Over the past months, a number of us, representing various age groups and leaders in the church have been discerning God’s vision for our community of faith as we look toward the future. And what have we discerned God calling us to be?

We at SHMC are a vibrant Christian community with a visible, contagious warmth that loves, accepts and connects with each other as we grow together in the spirit of Jesus.

Because we are each called to be disciples of Jesus we see ourselves as a congregation learning from and embracing our neighbours, local and global, serving with a posture of love and humility.

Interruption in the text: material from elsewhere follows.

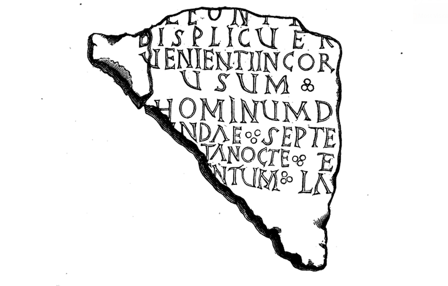 Site archéologique de la villa gallo-romaine de Loupiac-33, fouilles de 1868 ː inscription funéraire ?.

Growing and serving together in the spirit of Jesus”... That is a high calling, a noble calling, an intimidating calling. If we live out that vision we will be challenged to see our congregation, and ourselves as members in a new light. We will be challenged to become more visible in our community. We will be challenged to radiate and embody a ‘visible warmth’, that is contagious and attractive. We will be challenged to be more than occasional Sunday morning spectators, and to truly be participants, to be leaders and to be workers. We will need to see our faith community, our building, our property, as more than something we’ve invested in and need to maintain, but as God’s house...where all who are God’s children are supposed to find a home. We will be challenged to embrace our neighbours, and our neighbours are people who are dealing with many forms of darkness, and are longing to be called out of that darkness into the light of God’s love and acceptance and reconciliation.

So are we ready for this? I’m not sure! Do we want to be formed into the kinds of living stones that God can use here in this place to build a spiritual house? Are we ready to be challenged out of the comfort zone of our status quo, and into the heady excitement of where God wants to take us? I want to challenge you to commitment. I want to challenge you to say before God and before your sisters and brothers in this community of faith: Jesus, I want to be a living stone. I want to allow myself to be used to build a spiritual house here, a place that will proclaim in new ways and in old ways, the wondrous deeds of the one who has called us out of darkness into his marvellous light.

If you are ready to make that commitment, I do want to challenge you to make that visible. I invite you to come forward, to take a stone from the wheelbarrow, and continue to build the walls of this structure here on the table. It is just a gesture, but it doesn’t have to be an empty gesture. It’s a sign to our sisters and brothers and to God, and it will make a difference in our lives! “Come to him, the living stone..., and like living stones, let yourselves be built into a spiritual house, to be a holy priesthood, to offer spiritual sacrifices to God through Jesus Christ.”